Materials and methods We refer to Supplementary Methods in Additional file 3 for a detailed description of the therapeutic compound response data, molecular data for the breast cancer cell lines, molecular data for the external breast cancer tumor samples used for validation, classification methods, data integration approach, statistical methods, pathway overrep resentation analysis, and the patient response prediction toolbox for the R project for statistical computing. Data and code deposition Genome copy number data have been deposited at the European Genome phenome Archive , hosted at the EBI. Gene expression data for the cell lines were derived from Affymetrix GeneChip Human Genome U133A and Affymetrix GeneChip Human Exon 1. 0 ST arrays. Raw data are available in ArrayExpress, hosted at the EBI.

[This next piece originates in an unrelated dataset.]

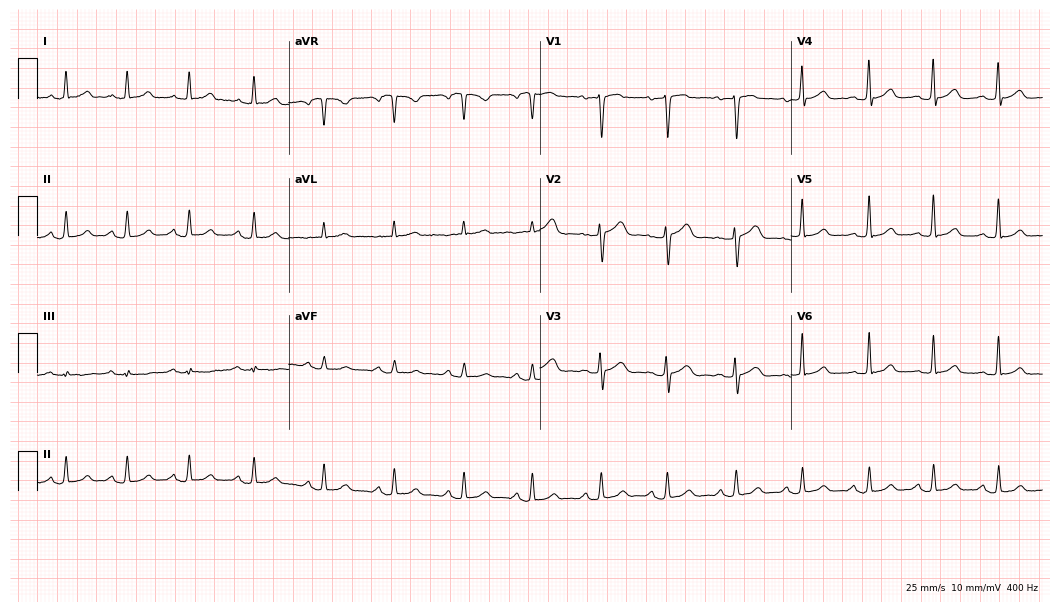
Resting 12-lead electrocardiogram. Patient: a female, 38 years old. Read as a normal ECG.
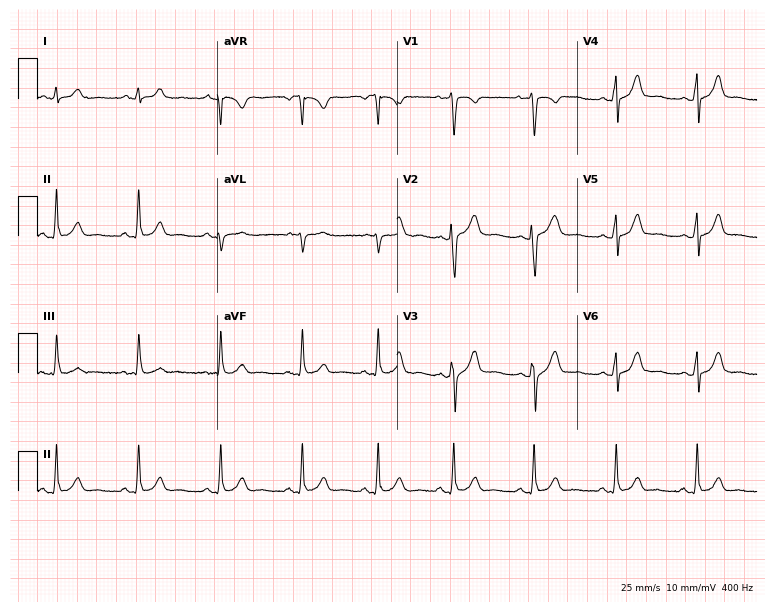
Electrocardiogram (7.3-second recording at 400 Hz), a 17-year-old female patient. Of the six screened findings (first-degree AV block, right bundle branch block, left bundle branch block, sinus bradycardia, atrial fibrillation, sinus tachycardia), none is recorded.

RNAseq and exome seq data can be accessed at the GEO, accession number GSE48216. Genome wide methylation data for the cell lines are also available through GEO, accession number GSE42944. Software and data for treatment response prediction are available on Synapse. The software has also been deposited at GitHub. The raw drug response data are available as Additional file 9. Introduction About 80% of primary breast cancer is estrogen receptor alpha positive and proliferates in response to estrogen. E mediates its effect by binding to ER, which in turn regulates transcription of target genes con trolling proliferation and cell survival. Clinically, patients are treated with endocrine agents such as tamoxifen, which competes with E for the ER or aromatase inhibi tors, which block the conversion of androgens to E.

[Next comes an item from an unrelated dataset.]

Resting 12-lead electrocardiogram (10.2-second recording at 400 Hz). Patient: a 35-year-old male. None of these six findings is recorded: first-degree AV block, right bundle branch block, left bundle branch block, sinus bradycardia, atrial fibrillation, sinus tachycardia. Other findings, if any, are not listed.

The most effective approach in postmenopausal patients is with AIs, but, as with other treatments, resistance to these agents develops in Brefeldin_A many cases. Studies in model systems indicate that this resistance may often depend on the acquisition of enhanced cross talk between ER and growth factor pathways that allows the disease to cir cumvent the need for steroid hormones. In BC, the PI3K/AKT pathway modulates responses to signals, communicated through the ER and the HER family of receptors. This pathway is important in the clinical sensitivity of BC to antiendocrine therapy. In vitro studies have implicated AKT in the ligand independent phosphorylation of the ER and subsequent resistance to tamoxifen. Similarly, elevated levels of AKT have been shown to change the genome wide binding pattern of ER, effectively altering the ER program. These data suggest that signaling partners downstream of PI3K/AKT may pro vide potential therapeutic targets. One rational possibility is mTOR, which exists in mammalian cells as two protein complexes. mTORC1 and mTORC2.